Тут грянула корниловщина. Эсеры были совершенно перепуганы. Меньшевики тоже растерялись. Кадеты явно торжествовали.
Петербург разделился на три лагеря: реакционный, фактически возглавлявшийся Милюковым, который радовался подступу Корнилова и строил всяческие козни, чтобы облегчить ему вступление в Петербург, обывательский, во главе с Керенским и его правительством, до смерти перепугавшийся слишком явно волчьих аллюров им же воспитанного кандидата в диктаторы; и рабочий — весь целиком и безусловно группировавшийся вокруг нашего комитета обороны, официальным руководителем которого был тов. Дзержинский.
Думские эсеры и меньшевики были в панике. Они смотрели теперь на кадетов, как на людей, потворствующих Корнилову, а на нас — как на опору и спасителей. Было смешно видеть, как переменились позиции. Дума единогласно вотировала предложения оборонительного характера, которые мы вносили, и известная энергичная прокламация думы, которую с аэропланов бросали над корниловскими лагерями и которая свое значение имела, была написана мною и принята думой без поправок, при угрюмом воздержании кадетов.
Когда полчища Корнилова растаяли, кадеты вдруг потеряли всякий престиж. Но и дума в значительной степени потеряла для нас интерес. Революционная волна стала набухать с огромной силой, а в думе чувствовалось одно беспомощное ожидание эсерами и толпившимися за ними обывателями грядущих событий. Это было время, когда, например, Церетели говорил мне лично: «Вы придете к власти, но смотрите: мы худо или хорошо восемь месяцев поддерживали революцию в России, а вы рискуете погубить ее в два месяца». Фраза, свидетельствующая о зоркости Церетели на вершки и о близорукости его на версты.
Мое положение товарища городского головы по всем культурным делам давало мне возможность производить некоторые наблюдения над идеологией различных групп Петрограда и вне думы.
Правда, осматривая школы Петрограда и знакомясь с учительством, я ничего особенного констатировать не мог. Ко мне лично, как большевику, ставшему внезапно во главе народного образования в Петербурге, отношение было опасливое и настороженное. Я старался сделать все от меня зависящее, чтобы подчеркнуть то важное значение, которое мы придавали народному образованию и подготовке учительства к дальнейшей общей работе. Конечно, времени для этого было слишком мало. В общем учительство можно было разделить на три группы. Совершенно ничтожное меньшинство коммунистов и примыкавших к ним, значительная группа лиц, державшаяся направления так называемых передовых педагогов: Гуревича, Чарнолусского, Гердта и некоторых других, и масса обывательская, но в общем явно нам враждебная.
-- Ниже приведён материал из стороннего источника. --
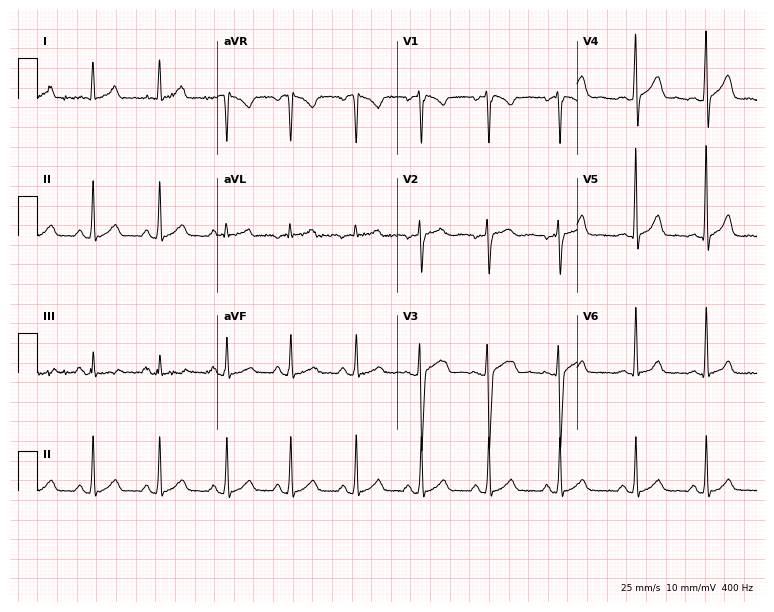
12-lead ECG from a female patient, 31 years old. Recorded interpretation: within normal limits.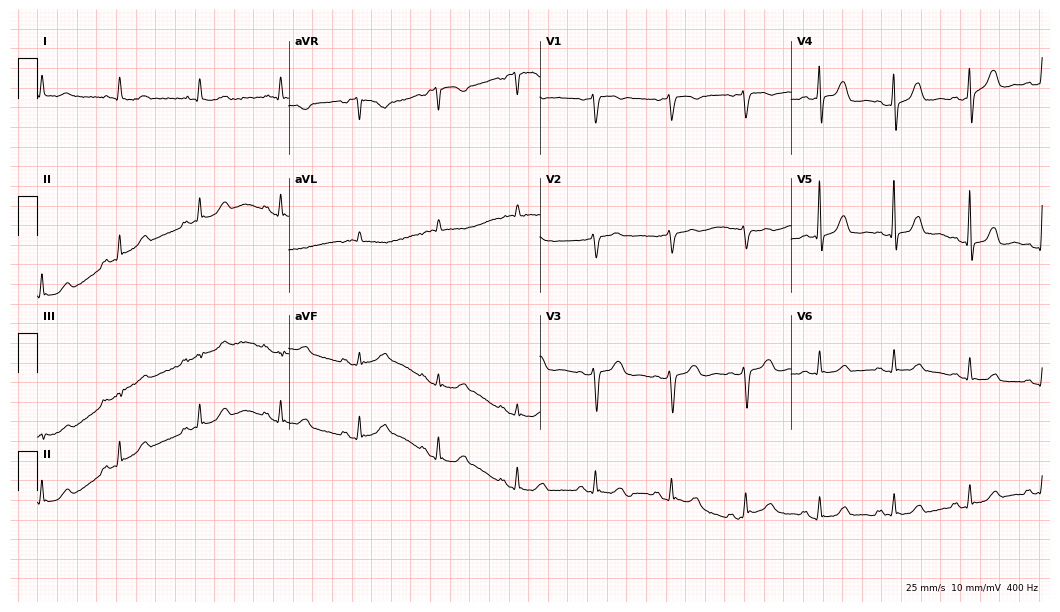
Standard 12-lead ECG recorded from a 74-year-old female (10.2-second recording at 400 Hz). Read as a normal ECG.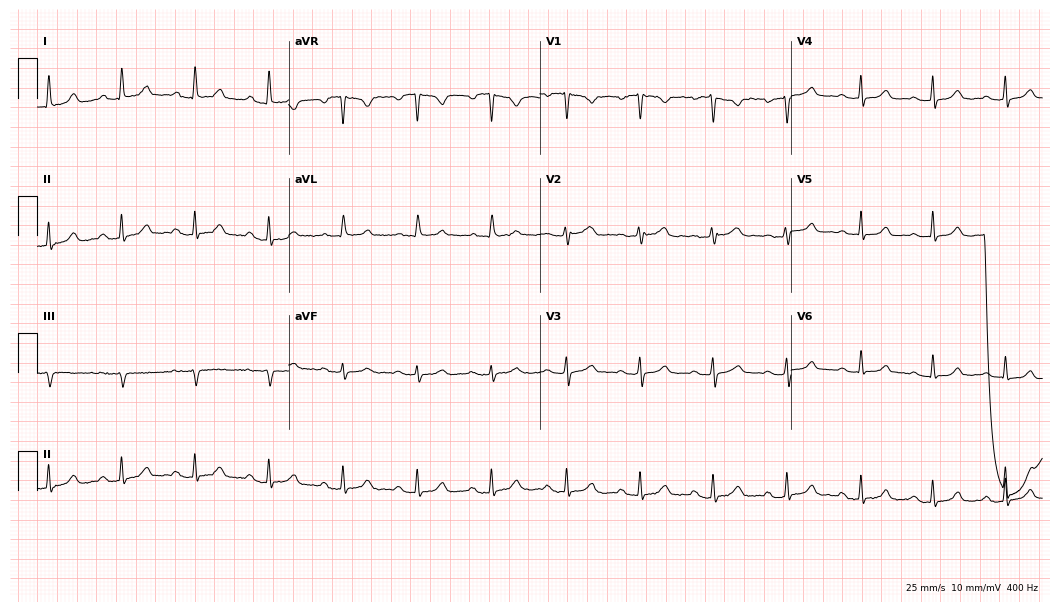
ECG (10.2-second recording at 400 Hz) — a 40-year-old female patient. Labelled as a normal ECG.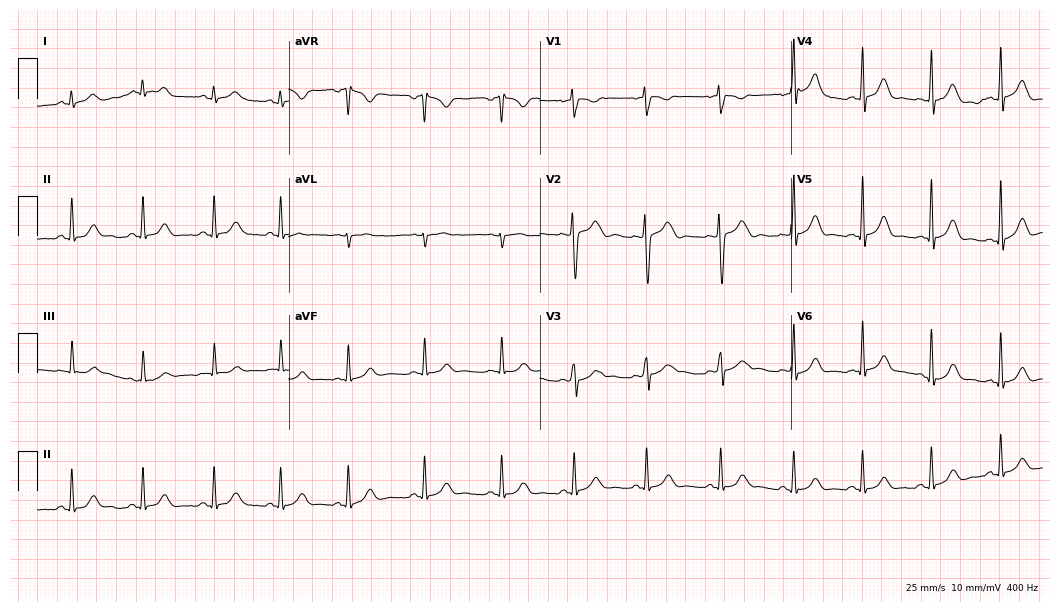
Standard 12-lead ECG recorded from a woman, 18 years old. Read as a normal ECG.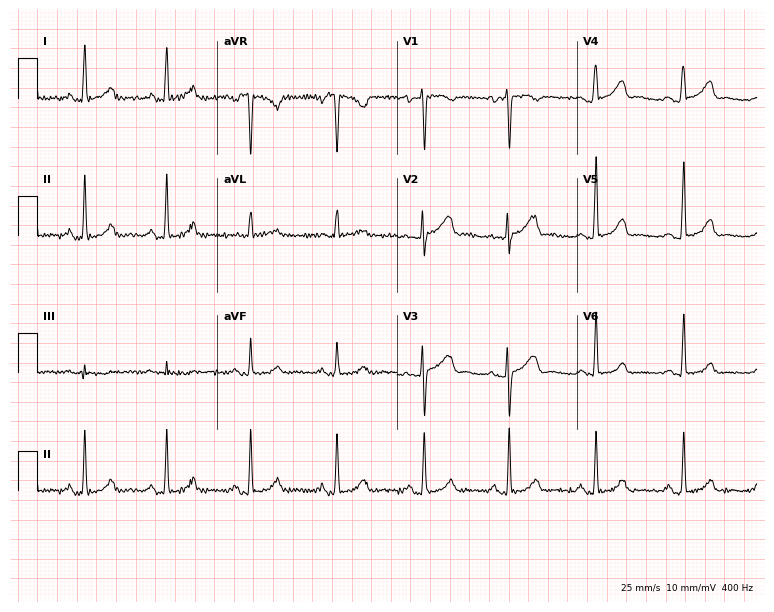
12-lead ECG from a woman, 29 years old (7.3-second recording at 400 Hz). No first-degree AV block, right bundle branch block, left bundle branch block, sinus bradycardia, atrial fibrillation or sinus tachycardia recorded for this tracing.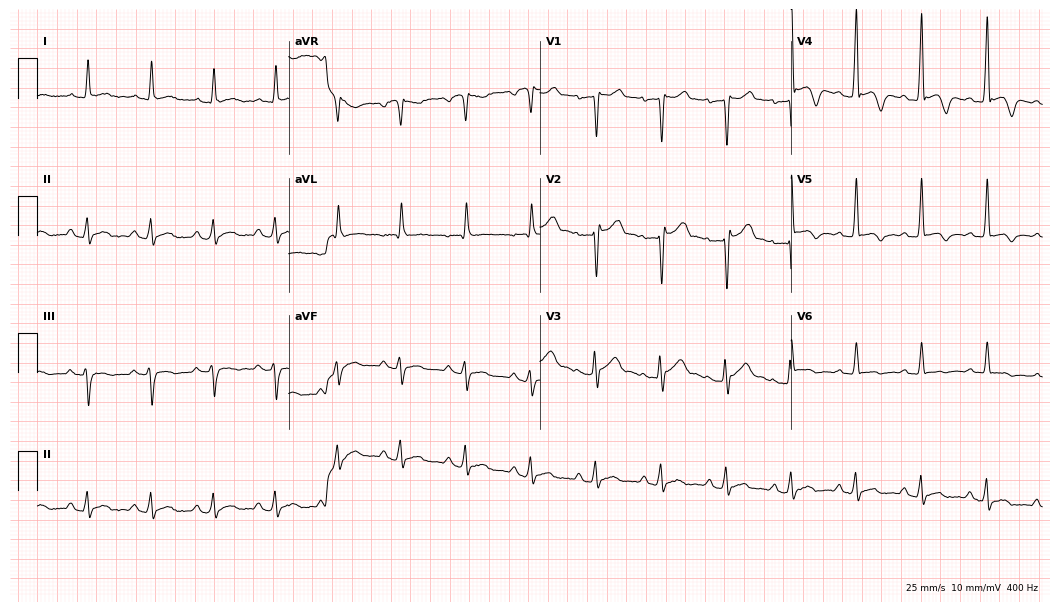
12-lead ECG from a 27-year-old male patient. Screened for six findings — first-degree AV block, right bundle branch block, left bundle branch block, sinus bradycardia, atrial fibrillation, sinus tachycardia — none is recorded. Findings outside these six are not listed.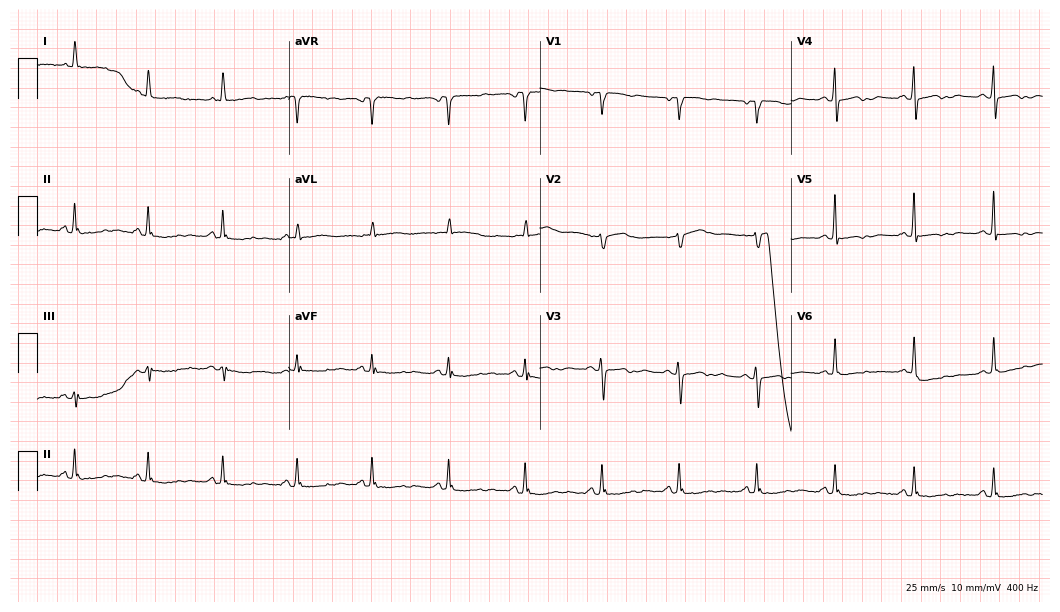
Electrocardiogram (10.2-second recording at 400 Hz), a female, 82 years old. Of the six screened findings (first-degree AV block, right bundle branch block, left bundle branch block, sinus bradycardia, atrial fibrillation, sinus tachycardia), none is recorded.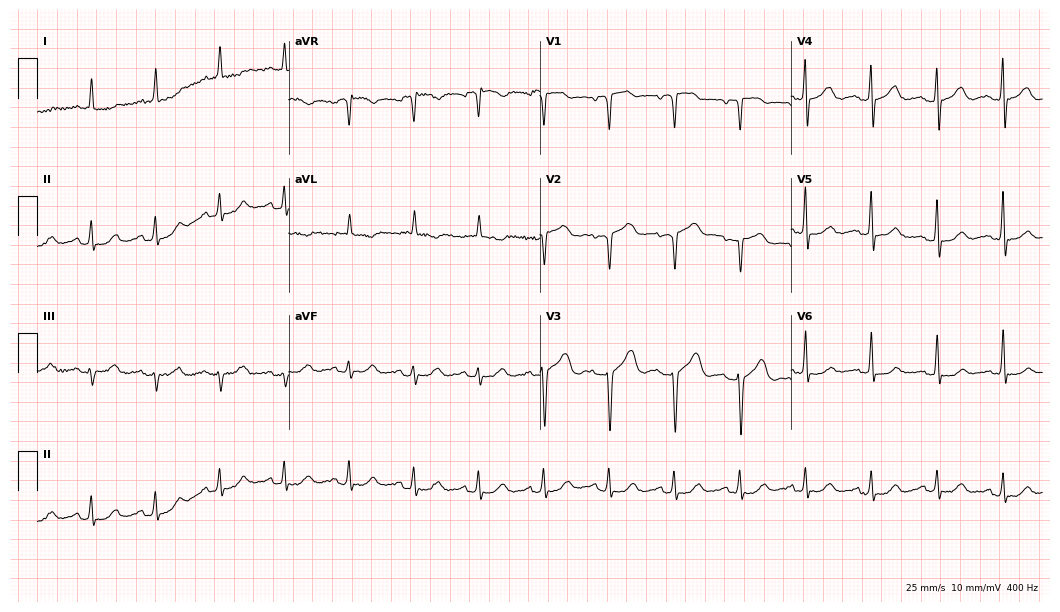
12-lead ECG from a 72-year-old female patient. No first-degree AV block, right bundle branch block, left bundle branch block, sinus bradycardia, atrial fibrillation or sinus tachycardia recorded for this tracing. Only these six findings were labelled.

Что касается прогрессивной группы, довольно сильной и педагогически интересной, к которой примыкал в Москве и сделавшийся там руководителем школьного дела Шацкий, то она отнюдь не отказывалась от работы со мной, наоборот, весьма охотно шла на выработку школьной реформы совместно с нами. Отмечу, что и ответственные работники тогдашнего министерства призрения с Половцевой во главе также весьма симпатически относились к нашей органической культурной работе. Симпатии распространялись вплоть до левых кадетов вроде Паниной.
Но при одном напоминании о предполагающемся переходе власти к Советам и, стало быть, к диктатуре пролетариата воя эта публика приходила в раж, который и разразился в свое время в форме своеобразного саботажа.